**Work instruction**
Whichever lines include the word "Category", copy them as they appear in the data.

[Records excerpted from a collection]
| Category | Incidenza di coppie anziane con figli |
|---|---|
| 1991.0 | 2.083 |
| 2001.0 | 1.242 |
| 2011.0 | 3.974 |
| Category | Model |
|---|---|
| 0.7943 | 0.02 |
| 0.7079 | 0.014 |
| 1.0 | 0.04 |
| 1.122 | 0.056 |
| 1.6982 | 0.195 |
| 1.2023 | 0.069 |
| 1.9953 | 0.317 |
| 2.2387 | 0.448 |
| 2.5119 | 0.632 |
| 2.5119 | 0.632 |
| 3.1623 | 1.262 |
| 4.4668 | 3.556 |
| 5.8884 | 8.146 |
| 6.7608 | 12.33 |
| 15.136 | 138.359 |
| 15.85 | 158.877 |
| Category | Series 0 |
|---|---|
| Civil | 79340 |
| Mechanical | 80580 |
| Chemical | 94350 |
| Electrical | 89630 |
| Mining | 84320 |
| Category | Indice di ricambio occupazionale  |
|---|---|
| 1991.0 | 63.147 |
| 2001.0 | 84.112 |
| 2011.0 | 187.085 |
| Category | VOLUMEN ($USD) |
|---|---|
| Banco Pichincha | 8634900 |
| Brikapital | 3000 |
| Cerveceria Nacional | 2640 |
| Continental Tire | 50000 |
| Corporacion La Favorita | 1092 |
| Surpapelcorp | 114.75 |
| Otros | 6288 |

**Solution**
| Category | Incidenza di coppie anziane con figli |
| Category | Model |
| Category | Series 0 |
| Category | Indice di ricambio occupazionale  |
| Category | VOLUMEN ($USD) |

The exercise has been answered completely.